Embassy, July 18th, 2007
NEWS STORY
How Canada Honours its Heroes
The families of two Canadian soldiers killed overseas last year are still waiting for military reports into their respective deaths, raising questions about how Canada deals with friendly fire cases and the purpose of boards of inquiry.
By Lee Berthiaume
On a desk somewhere within National Defence Headquarters sits a report that explains how and why Major Paeta Hess-von Kruedener died in Lebanon a year ago next week.

Another report, perhaps on the same desk, does the same for Private Robert Costall, who was killed in Afghanistan four months earlier.

While Israel and the United Nations completed their own studies of the events surrounding Israel's bombing of Maj. Hess-von Kruedener's UN Observation post, on July 25, 2006, within a few months of his death the Canadian military is still reviewing the results of its own board of inquiry, almost a year after his death.
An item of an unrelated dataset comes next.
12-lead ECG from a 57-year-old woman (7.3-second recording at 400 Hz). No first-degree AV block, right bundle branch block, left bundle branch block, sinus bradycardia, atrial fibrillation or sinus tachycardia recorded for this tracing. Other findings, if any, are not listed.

At the same time, while American media were able to obtain a copy of that country's report on what happened the night of March 29, 2006, when Pte. Costall was shot in the back by an American machine gunner, the Canadian Forces has refused to reveal any information on his death.

A former Canadian Forces officer with extensive experience with boards of inquiry say those in charge are watering down the report to not only protect relations with the allied countries involved, but also to cover their backs from any negative fallout.

Meanwhile, the two men's devastated families have been left with unanswered questions and a lack of closure.

The first time Colleen McBain heard that her nephew, Pte. Costall, may have been killed by so-called friendly fire was several days after his reported death. Ms. McBain was in British Columbia with the soldier's parents when the private's wounded comrades revealed to reporters that it might have been American forces that killed him.

"We were floored, of course, because this was the first we'd heard about it," Ms. McBain said from her Thunder Bay home last week. "Just finding out about it that way was so hard."

An American soldier, Sgt. Thomas Stone, was killed by the same gunner that night, and after the news broke that the fire came from U.S. forces, the Canadian and American militaries clamped down on any further details as they launched investigations.

"It is inappropriate for us to speculate on the events of 28 March as they will be examined as part of the investigation," Brig.-Gen. David Fraser said in a statement on April 4, 2006. "Further information will be made available as appropriate once the investigations are complete."

The board of inquiry was convened on April 13, 2006, and heard from 100 witnesses over the next few weeks, said military spokesman Lt.-Col. Jamie Robertson.

That was the last anyone had heard until July 2 when the Associated Press obtained the results of the U.S. investigation through a Freedom of Information request.

The AP report said the machine gunner had fallen asleep following pitched battles and awoke to gunfire. He opened fire on Canadian troops who had come to help the Americans, killing Pte. Costall. When the gunner was told he was firing in the wrong direction, he spun the gun around and shot at American soldiers, killing Sgt. Stone.

Ms. McBain said when the American report on her nephew's death was released, she had expected the Canadian military to follow suit, but two weeks later, she's still waiting.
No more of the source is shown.